(Stored items)
----------

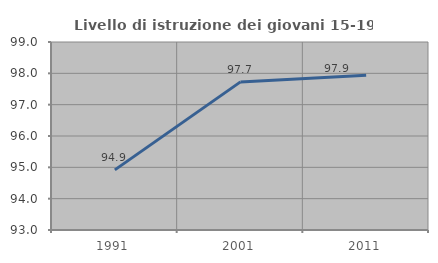
| Category | Livello di istruzione dei giovani 15-19 anni |
|---|---|
| 1991.0 | 94.919 |
| 2001.0 | 97.727 |
| 2011.0 | 97.942 |
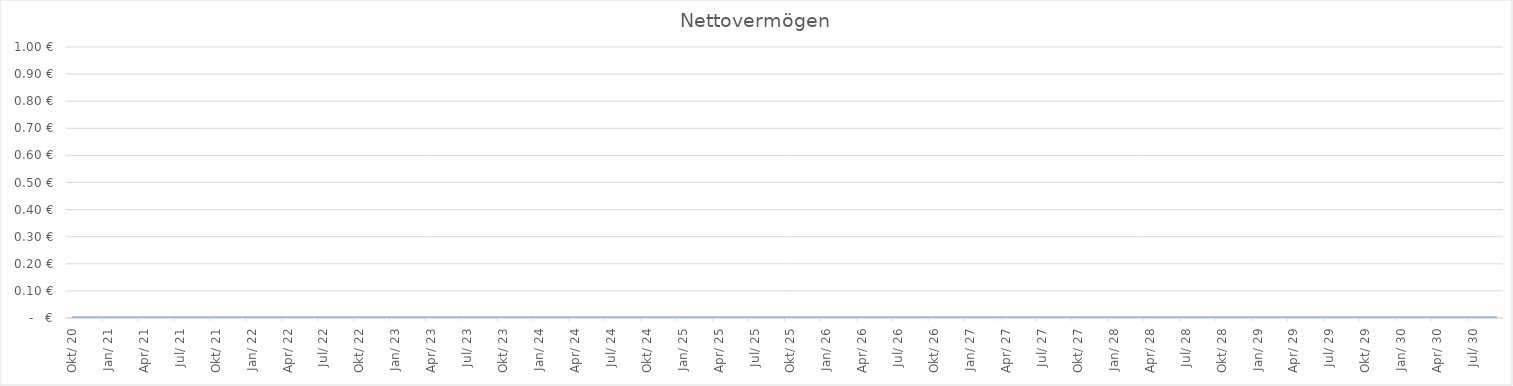
| Category | Nettovermögen |
|---|---|
| 2020-10-01 | 0 |
| 2020-11-01 | 0 |
| 2020-12-01 | 0 |
| 2021-01-01 | 0 |
| 2021-02-01 | 0 |
| 2021-03-01 | 0 |
| 2021-04-01 | 0 |
| 2021-05-01 | 0 |
| 2021-06-01 | 0 |
| 2021-07-01 | 0 |
| 2021-08-01 | 0 |
| 2021-09-01 | 0 |
| 2021-10-01 | 0 |
| 2021-11-01 | 0 |
| 2021-12-01 | 0 |
| 2022-01-01 | 0 |
| 2022-02-01 | 0 |
| 2022-03-01 | 0 |
| 2022-04-01 | 0 |
| 2022-05-01 | 0 |
| 2022-06-01 | 0 |
| 2022-07-01 | 0 |
| 2022-08-01 | 0 |
| 2022-09-01 | 0 |
| 2022-10-01 | 0 |
| 2022-11-01 | 0 |
| 2022-12-01 | 0 |
| 2023-01-01 | 0 |
| 2023-02-01 | 0 |
| 2023-03-01 | 0 |
| 2023-04-01 | 0 |
| 2023-05-01 | 0 |
| 2023-06-01 | 0 |
| 2023-07-01 | 0 |
| 2023-08-01 | 0 |
| 2023-09-01 | 0 |
| 2023-10-01 | 0 |
| 2023-11-01 | 0 |
| 2023-12-01 | 0 |
| 2024-01-01 | 0 |
| 2024-02-01 | 0 |
| 2024-03-01 | 0 |
| 2024-04-01 | 0 |
| 2024-05-01 | 0 |
| 2024-06-01 | 0 |
| 2024-07-01 | 0 |
| 2024-08-01 | 0 |
| 2024-09-01 | 0 |
| 2024-10-01 | 0 |
| 2024-11-01 | 0 |
| 2024-12-01 | 0 |
| 2025-01-01 | 0 |
| 2025-02-01 | 0 |
| 2025-03-01 | 0 |
| 2025-04-01 | 0 |
| 2025-05-01 | 0 |
| 2025-06-01 | 0 |
| 2025-07-01 | 0 |
| 2025-08-01 | 0 |
| 2025-09-01 | 0 |
| 2025-10-01 | 0 |
| 2025-11-01 | 0 |
| 2025-12-01 | 0 |
| 2026-01-01 | 0 |
| 2026-02-01 | 0 |
| 2026-03-01 | 0 |
| 2026-04-01 | 0 |
| 2026-05-01 | 0 |
| 2026-06-01 | 0 |
| 2026-07-01 | 0 |
| 2026-08-01 | 0 |
| 2026-09-01 | 0 |
| 2026-10-01 | 0 |
| 2026-11-01 | 0 |
| 2026-12-01 | 0 |
| 2027-01-01 | 0 |
| 2027-02-01 | 0 |
| 2027-03-01 | 0 |
| 2027-04-01 | 0 |
| 2027-05-01 | 0 |
| 2027-06-01 | 0 |
| 2027-07-01 | 0 |
| 2027-08-01 | 0 |
| 2027-09-01 | 0 |
| 2027-10-01 | 0 |
| 2027-11-01 | 0 |
| 2027-12-01 | 0 |
| 2028-01-01 | 0 |
| 2028-02-01 | 0 |
| 2028-03-01 | 0 |
| 2028-04-01 | 0 |
| 2028-05-01 | 0 |
| 2028-06-01 | 0 |
| 2028-07-01 | 0 |
| 2028-08-01 | 0 |
| 2028-09-01 | 0 |
| 2028-10-01 | 0 |
| 2028-11-01 | 0 |
| 2028-12-01 | 0 |
| 2029-01-01 | 0 |
| 2029-02-01 | 0 |
| 2029-03-01 | 0 |
| 2029-04-01 | 0 |
| 2029-05-01 | 0 |
| 2029-06-01 | 0 |
| 2029-07-01 | 0 |
| 2029-08-01 | 0 |
| 2029-09-01 | 0 |
| 2029-10-01 | 0 |
| 2029-11-01 | 0 |
| 2029-12-01 | 0 |
| 2030-01-01 | 0 |
| 2030-02-01 | 0 |
| 2030-03-01 | 0 |
| 2030-04-01 | 0 |
| 2030-05-01 | 0 |
| 2030-06-01 | 0 |
| 2030-07-01 | 0 |
| 2030-08-01 | 0 |
| 2030-09-01 | 0 |
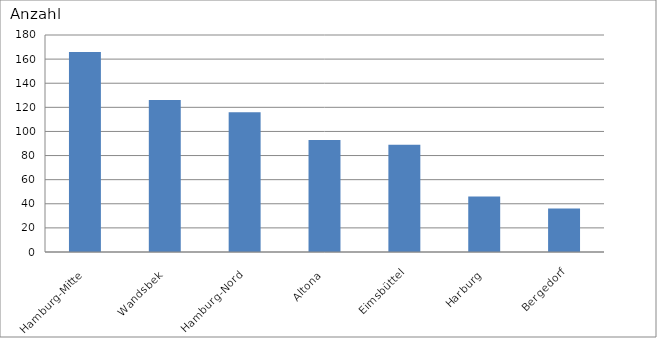
| Category | Hamburg-Mitte Wandsbek Hamburg-Nord Altona Eimsbüttel Harburg Bergedorf |
|---|---|
| Hamburg-Mitte | 166 |
| Wandsbek | 126 |
| Hamburg-Nord | 116 |
| Altona | 93 |
| Eimsbüttel | 89 |
| Harburg | 46 |
| Bergedorf | 36 |
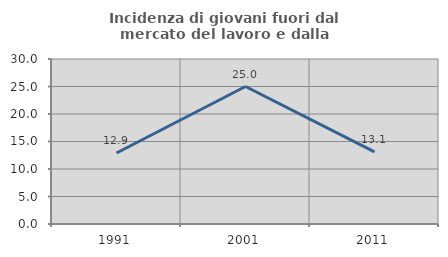
| Category | Incidenza di giovani fuori dal mercato del lavoro e dalla formazione  |
|---|---|
| 1991.0 | 12.903 |
| 2001.0 | 25 |
| 2011.0 | 13.115 |
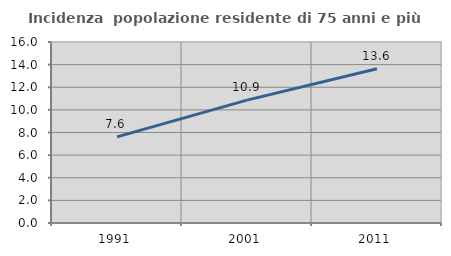
| Category | Incidenza  popolazione residente di 75 anni e più |
|---|---|
| 1991.0 | 7.61 |
| 2001.0 | 10.859 |
| 2011.0 | 13.636 |
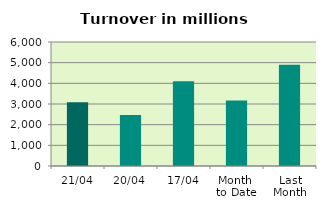
| Category | Series 0 |
|---|---|
| 21/04 | 3090.43 |
| 20/04 | 2468.365 |
| 17/04 | 4094.894 |
| Month 
to Date | 3168.182 |
| Last
Month | 4897.629 |

----------

Could you transcribe the records above exactly, leaving every picture out?

| Category | Livello di istruzione dei giovani 15-19 anni |
|---|---|
| 1991.0 | 94.919 |
| 2001.0 | 97.727 |
| 2011.0 | 97.942 |
| Category | Nettovermögen |
|---|---|
| 2020-10-01 | 0 |
| 2020-11-01 | 0 |
| 2020-12-01 | 0 |
| 2021-01-01 | 0 |
| 2021-02-01 | 0 |
| 2021-03-01 | 0 |
| 2021-04-01 | 0 |
| 2021-05-01 | 0 |
| 2021-06-01 | 0 |
| 2021-07-01 | 0 |
| 2021-08-01 | 0 |
| 2021-09-01 | 0 |
| 2021-10-01 | 0 |
| 2021-11-01 | 0 |
| 2021-12-01 | 0 |
| 2022-01-01 | 0 |
| 2022-02-01 | 0 |
| 2022-03-01 | 0 |
| 2022-04-01 | 0 |
| 2022-05-01 | 0 |
| 2022-06-01 | 0 |
| 2022-07-01 | 0 |
| 2022-08-01 | 0 |
| 2022-09-01 | 0 |
| 2022-10-01 | 0 |
| 2022-11-01 | 0 |
| 2022-12-01 | 0 |
| 2023-01-01 | 0 |
| 2023-02-01 | 0 |
| 2023-03-01 | 0 |
| 2023-04-01 | 0 |
| 2023-05-01 | 0 |
| 2023-06-01 | 0 |
| 2023-07-01 | 0 |
| 2023-08-01 | 0 |
| 2023-09-01 | 0 |
| 2023-10-01 | 0 |
| 2023-11-01 | 0 |
| 2023-12-01 | 0 |
| 2024-01-01 | 0 |
| 2024-02-01 | 0 |
| 2024-03-01 | 0 |
| 2024-04-01 | 0 |
| 2024-05-01 | 0 |
| 2024-06-01 | 0 |
| 2024-07-01 | 0 |
| 2024-08-01 | 0 |
| 2024-09-01 | 0 |
| 2024-10-01 | 0 |
| 2024-11-01 | 0 |
| 2024-12-01 | 0 |
| 2025-01-01 | 0 |
| 2025-02-01 | 0 |
| 2025-03-01 | 0 |
| 2025-04-01 | 0 |
| 2025-05-01 | 0 |
| 2025-06-01 | 0 |
| 2025-07-01 | 0 |
| 2025-08-01 | 0 |
| 2025-09-01 | 0 |
| 2025-10-01 | 0 |
| 2025-11-01 | 0 |
| 2025-12-01 | 0 |
| 2026-01-01 | 0 |
| 2026-02-01 | 0 |
| 2026-03-01 | 0 |
| 2026-04-01 | 0 |
| 2026-05-01 | 0 |
| 2026-06-01 | 0 |
| 2026-07-01 | 0 |
| 2026-08-01 | 0 |
| 2026-09-01 | 0 |
| 2026-10-01 | 0 |
| 2026-11-01 | 0 |
| 2026-12-01 | 0 |
| 2027-01-01 | 0 |
| 2027-02-01 | 0 |
| 2027-03-01 | 0 |
| 2027-04-01 | 0 |
| 2027-05-01 | 0 |
| 2027-06-01 | 0 |
| 2027-07-01 | 0 |
| 2027-08-01 | 0 |
| 2027-09-01 | 0 |
| 2027-10-01 | 0 |
| 2027-11-01 | 0 |
| 2027-12-01 | 0 |
| 2028-01-01 | 0 |
| 2028-02-01 | 0 |
| 2028-03-01 | 0 |
| 2028-04-01 | 0 |
| 2028-05-01 | 0 |
| 2028-06-01 | 0 |
| 2028-07-01 | 0 |
| 2028-08-01 | 0 |
| 2028-09-01 | 0 |
| 2028-10-01 | 0 |
| 2028-11-01 | 0 |
| 2028-12-01 | 0 |
| 2029-01-01 | 0 |
| 2029-02-01 | 0 |
| 2029-03-01 | 0 |
| 2029-04-01 | 0 |
| 2029-05-01 | 0 |
| 2029-06-01 | 0 |
| 2029-07-01 | 0 |
| 2029-08-01 | 0 |
| 2029-09-01 | 0 |
| 2029-10-01 | 0 |
| 2029-11-01 | 0 |
| 2029-12-01 | 0 |
| 2030-01-01 | 0 |
| 2030-02-01 | 0 |
| 2030-03-01 | 0 |
| 2030-04-01 | 0 |
| 2030-05-01 | 0 |
| 2030-06-01 | 0 |
| 2030-07-01 | 0 |
| 2030-08-01 | 0 |
| 2030-09-01 | 0 |
| Category | Hamburg-Mitte Wandsbek Hamburg-Nord Altona Eimsbüttel Harburg Bergedorf |
|---|---|
| Hamburg-Mitte | 166 |
| Wandsbek | 126 |
| Hamburg-Nord | 116 |
| Altona | 93 |
| Eimsbüttel | 89 |
| Harburg | 46 |
| Bergedorf | 36 |
| Category | Incidenza di giovani fuori dal mercato del lavoro e dalla formazione  |
|---|---|
| 1991.0 | 12.903 |
| 2001.0 | 25 |
| 2011.0 | 13.115 |
| Category | Incidenza  popolazione residente di 75 anni e più |
|---|---|
| 1991.0 | 7.61 |
| 2001.0 | 10.859 |
| 2011.0 | 13.636 |
| Category | Series 0 |
|---|---|
| 21/04 | 3090.43 |
| 20/04 | 2468.365 |
| 17/04 | 4094.894 |
| Month 
to Date | 3168.182 |
| Last
Month | 4897.629 |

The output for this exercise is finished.